What I wasn’t expecting, however, was just how much more engaging I was going to find Season of the Chosen’s content compared to last season’s.

Credit: Bungie

Let’s start with the Exotic weapon from this season’s pass. Ticuu’s Divination, the new Exotic bow, is one of the most fun weapons I’ve ever used in any first-person shooter. I was already a huge fan of the bows in Destiny 2, but they all felt the same. Ticuu’s Divination is different. The rhythm of alternating between shooting off the tracking arrows and then detonating them with a well-placed precision shot is satisfying in a way that seems circadian. The fact that you can even make it work in Crucible is a bonus.

Thankfully, this season’s main content, Battlegrounds, gives you plenty of opportunities to use Ticuu’s Divination to its fullest extent. Unlike the glorified yet stilted boss fights from last season’s hunts with their various steps and immune phases, Season of the Chosen’s Battlegrounds feel more like actual missions that also capitalize on what’s always been Destiny’s best feature: its gunplay.
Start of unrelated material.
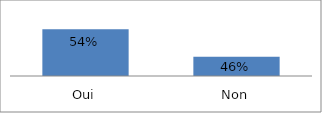
| Category | Series 0 |
|---|---|
| Oui | 0.542 |
| Non | 0.458 |

The multistep battles don’t just have you fighting a few enemies; you take on entire platoons of Cabal in the most chaotic and invigorating PvE battles I’ve yet to experience in the series. Using Ticuu’s Divination to explode huge clumps of Legionaries and Psions is a perfect pairing of tool and implementation.

There are smaller changes that have made Destiny 2 my go-to multiplayer shooter (at least until the next Battlefield arrives). Nixing weekly bounties and introducing weekly challenges is a convenient way for players to track their progress and earn additional season XP. It also opens up more opportunity for varied challenges that can motivate players to try content they might not have otherwise. I finally played my first Gambit match after having avoided what seemed like an overly confusing and intimidating mode, and it’s probably my favorite thing to do in Destiny 2 at the moment.

I wouldn’t go so far as to say that I would continue to play Destiny 2 if it wasn’t for my brother. Logging on daily to knock out a few bounties and Battlegrounds out of FOMO still makes me feel too much like I’m being forced to play, and Crucible remains incredibly frustrating thanks to the Stasis and shotgun meta. But Destiny 2 has proven to be a great way to stay connected and make memories from a distance, and the content in Season of the Chosen has made the process of transforming into a Destiny 2 player slightly less painful. I’m not proud about selling my soul to the grindy hamster wheel that is the looter shooter genre, but at least I’m having fun.